**AIM OF THE EXERCISE**
Transcribe each entry below exactly. Pictures do not go in the copy.

Entries taken from a collection:
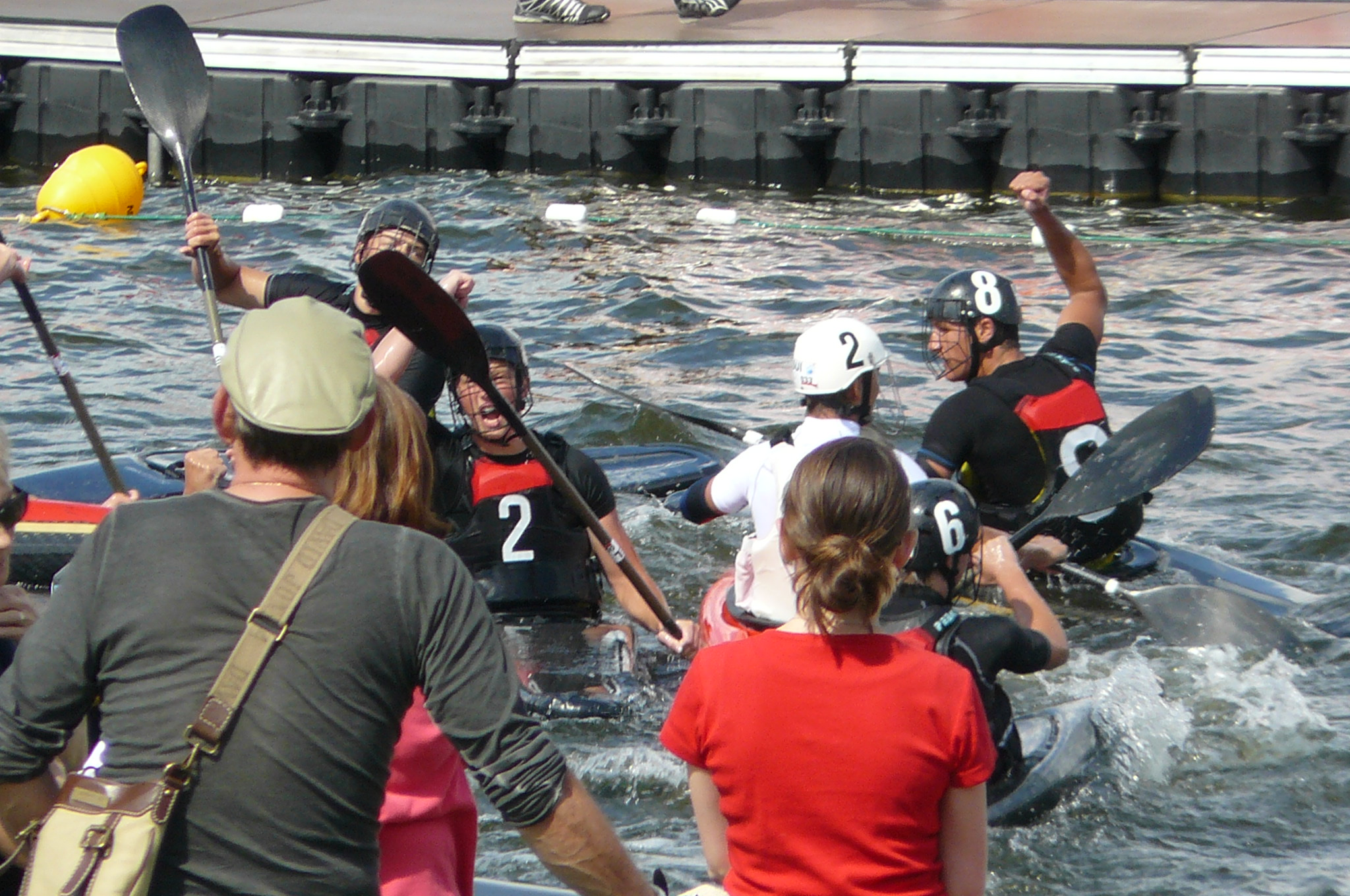 Mistrzostwa Europy w Kajak-polo, Poznań, sierpień 2013r. Jez. Maltańskie.
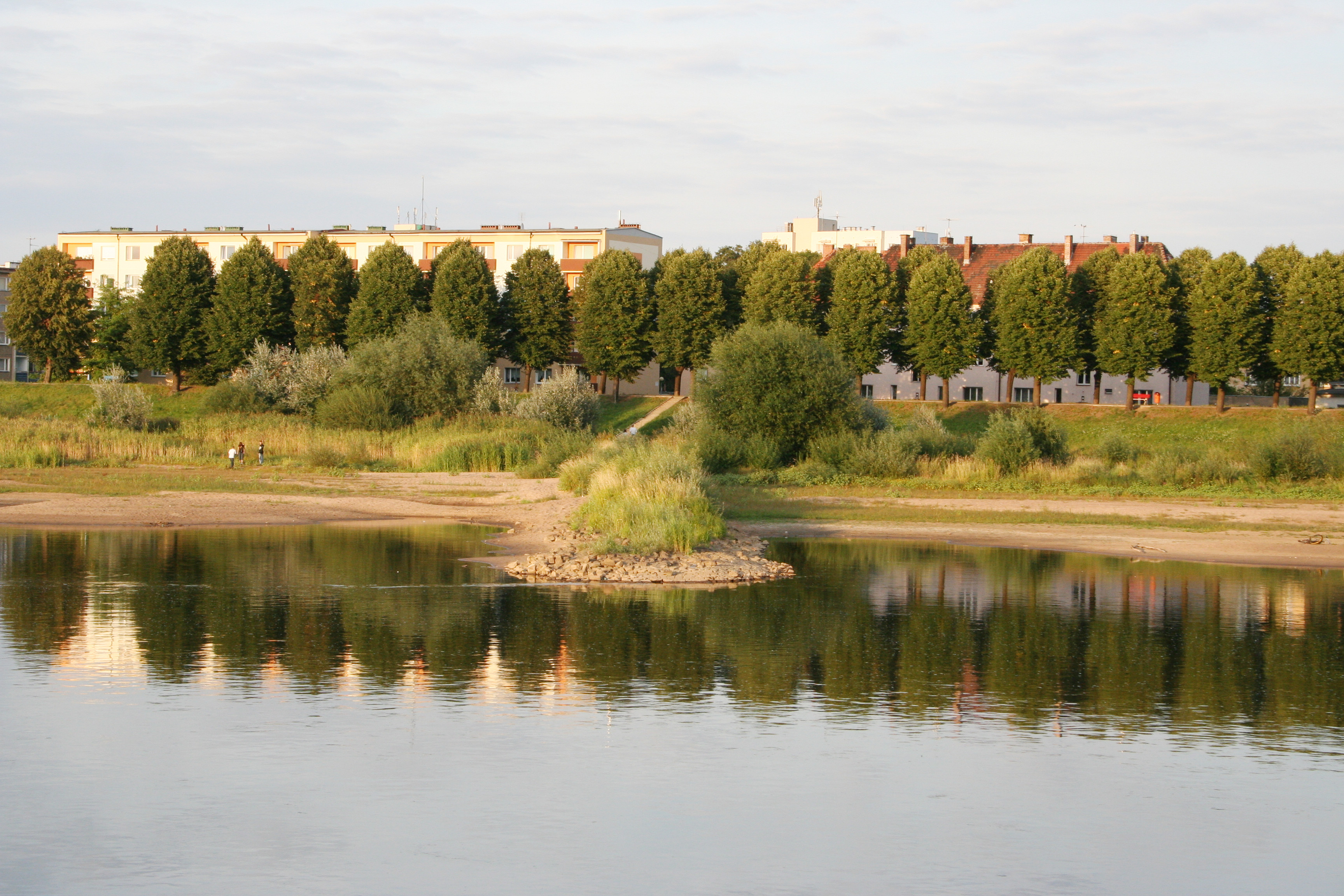 Blick von Frankfurt (Oder) Richtung Slubice
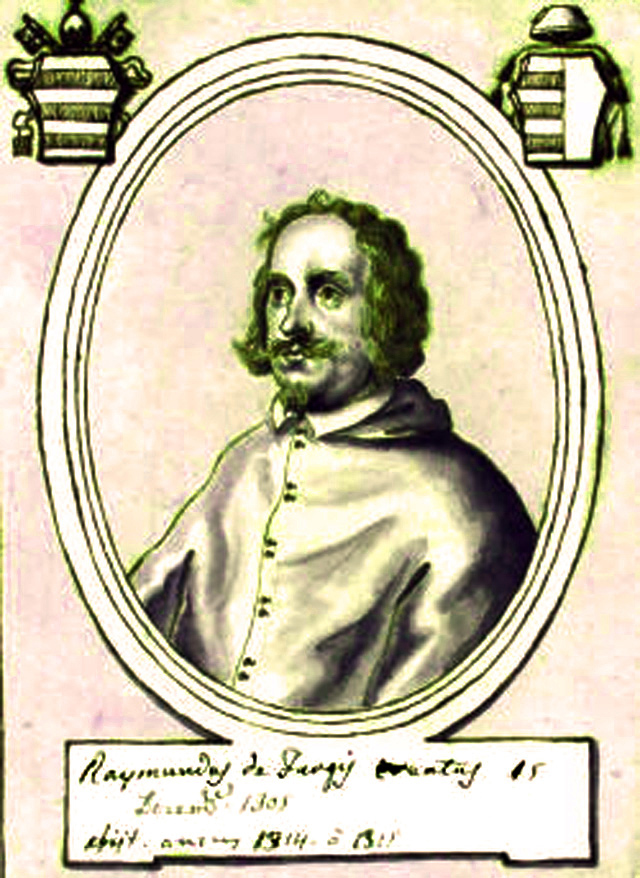 Cardinal Raymond-Guilhem de Fargues
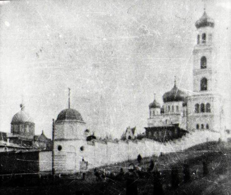 Самара. Иверский женский монастырь. Слева направо купол Иверского храма, угловая башня стены в форме часовни, Сретенский храм, колокольня
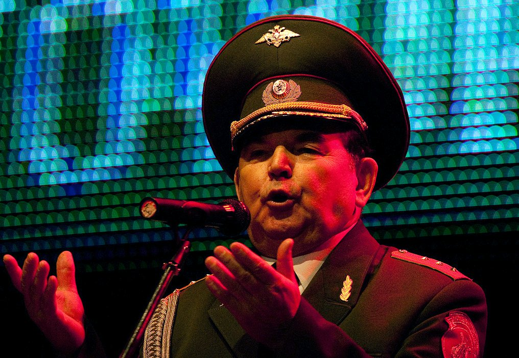 Vasilij Štefuca při vystoupení sólistů Alexandrovců v Kongresovém centru (Praha, Česká republika)
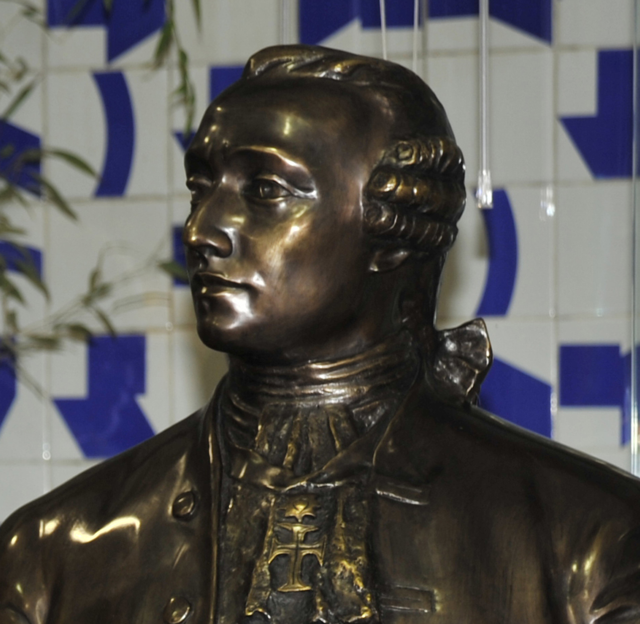 Busto do diplomata luso-brasileiro Alexandre de Gusmão no Senado Federal do Brasil
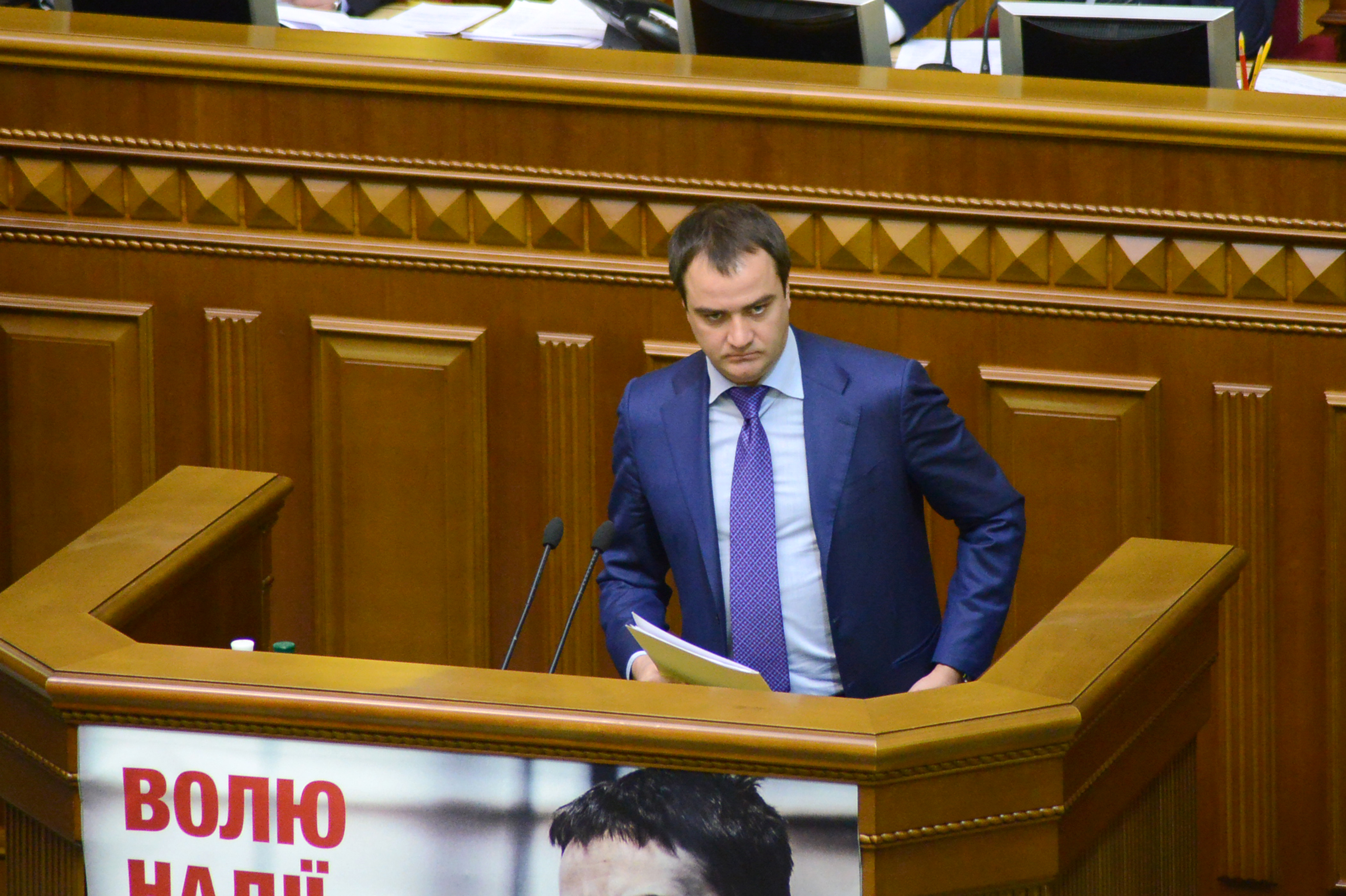 Верховна Рада УКРАЇНИ 2015 фотограф Вадим Чуприна
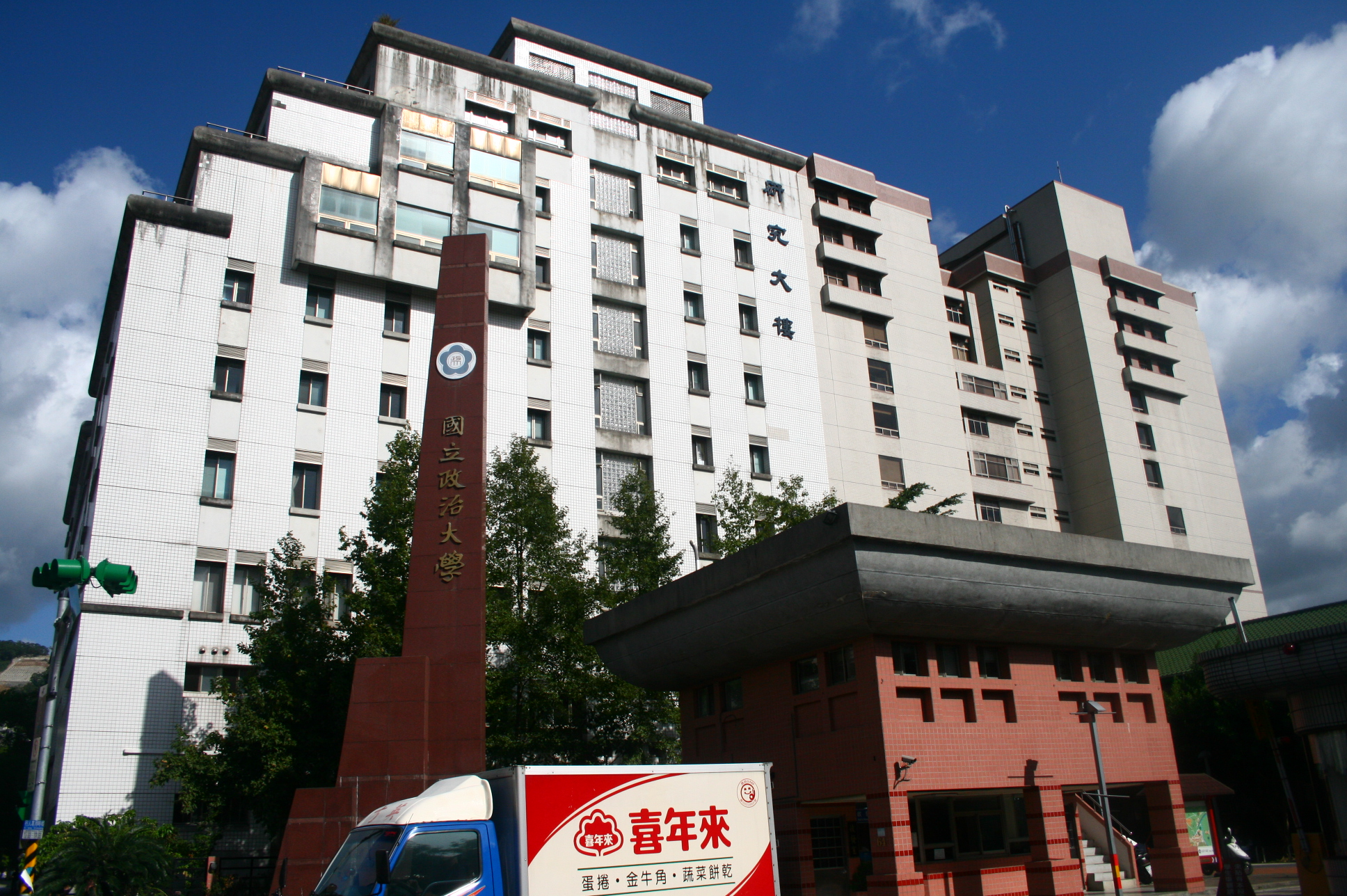 中文（台灣）: 臺北市文山區國立政治大學正門。
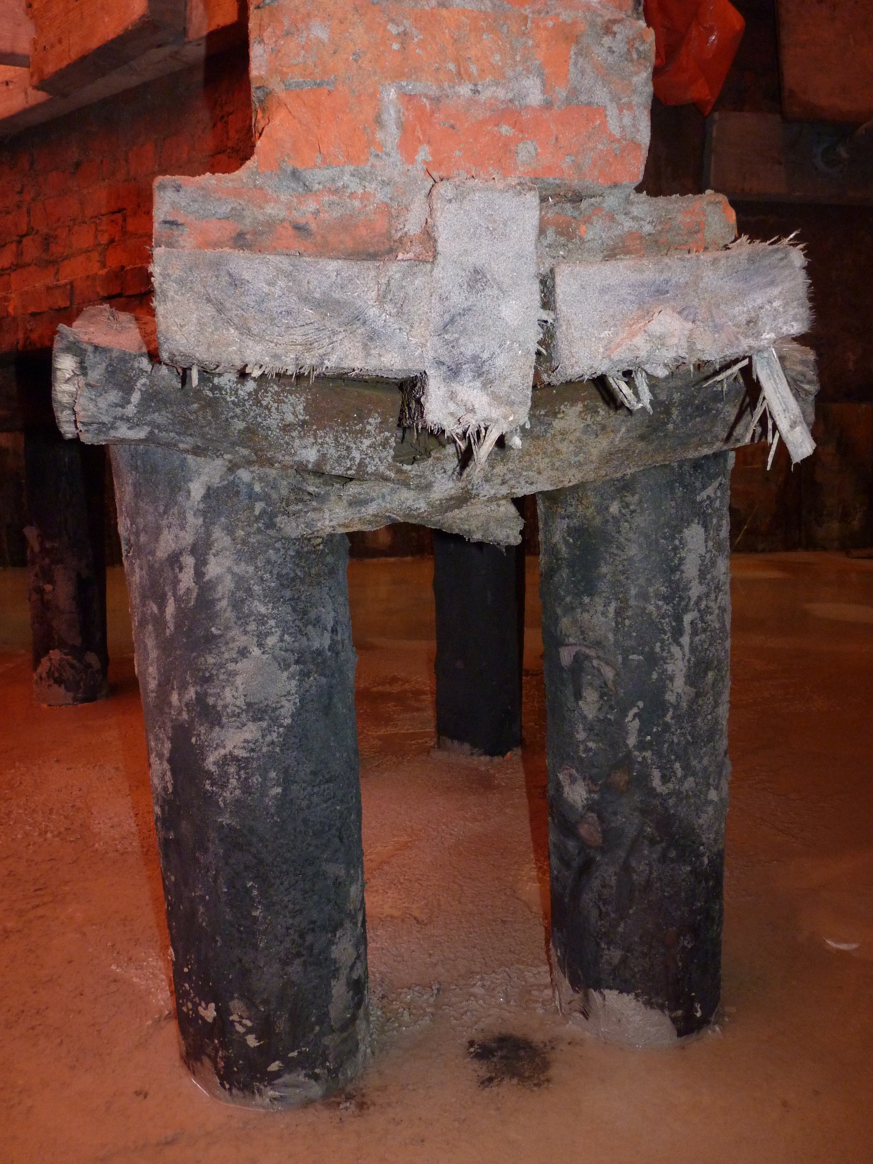 Onderdelen van een Amsterdamse houten paalfundering met hierop palen, kesp, langshout (horizontale balk), schuifhout (verticale balk) en metselwerk.
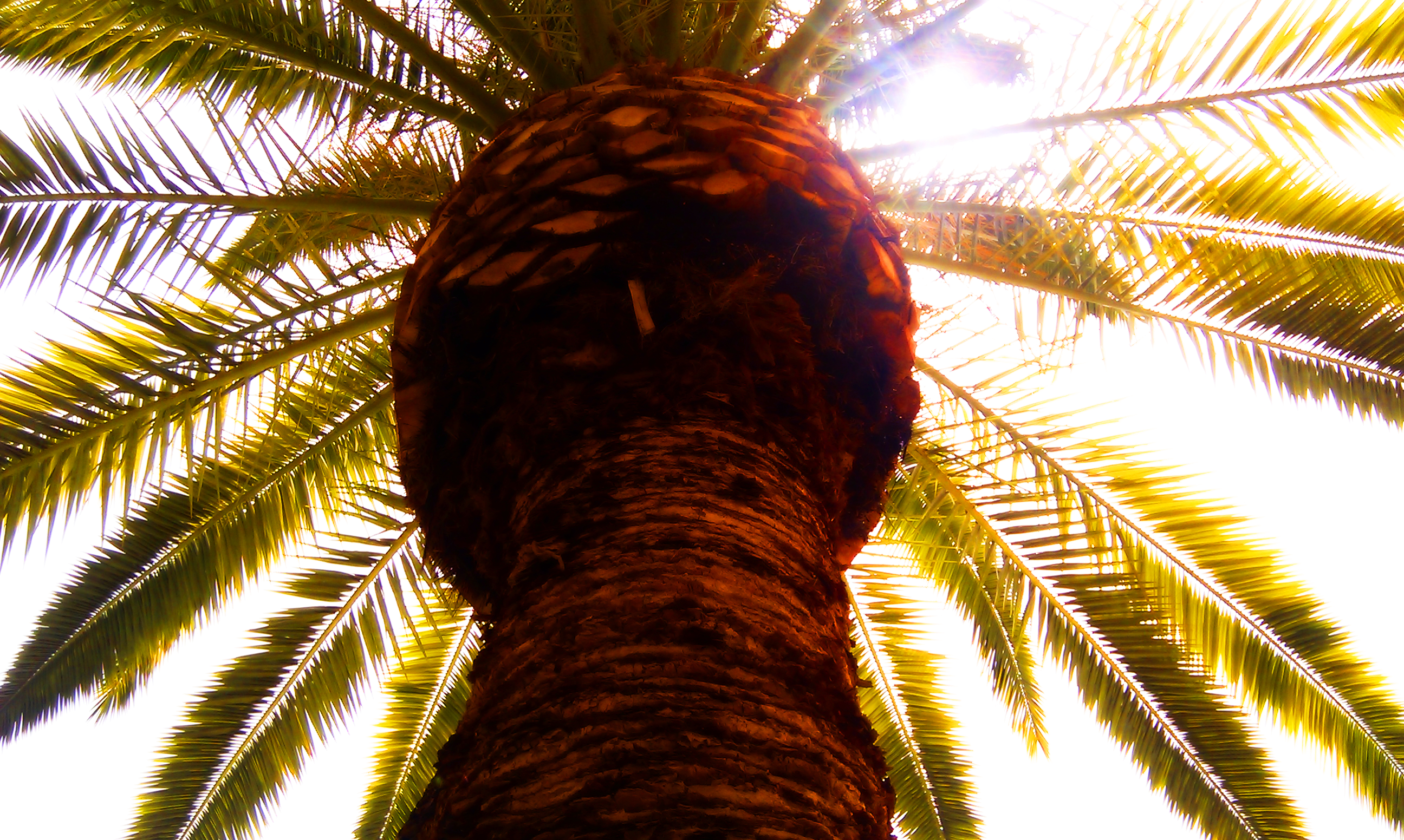 شهر شیراز

**YOUR SOLUTION**
 Mistrzostwa Europy w Kajak-polo, Poznań, sierpień 2013r. Jez. Maltańskie.
 Blick von Frankfurt (Oder) Richtung Slubice
 Cardinal Raymond-Guilhem de Fargues
 Самара. Иверский женский монастырь. Слева направо купол Иверского храма, угловая башня стены в форме часовни, Сретенский храм, колокольня
 Vasilij Štefuca při vystoupení sólistů Alexandrovců v Kongresovém centru (Praha, Česká republika)
 Busto do diplomata luso-brasileiro Alexandre de Gusmão no Senado Federal do Brasil
 Верховна Рада УКРАЇНИ 2015 фотограф Вадим Чуприна
 中文（台灣）: 臺北市文山區國立政治大學正門。
 Onderdelen van een Amsterdamse houten paalfundering met hierop palen, kesp, langshout (horizontale balk), schuifhout (verticale balk) en metselwerk.
 شهر شیراز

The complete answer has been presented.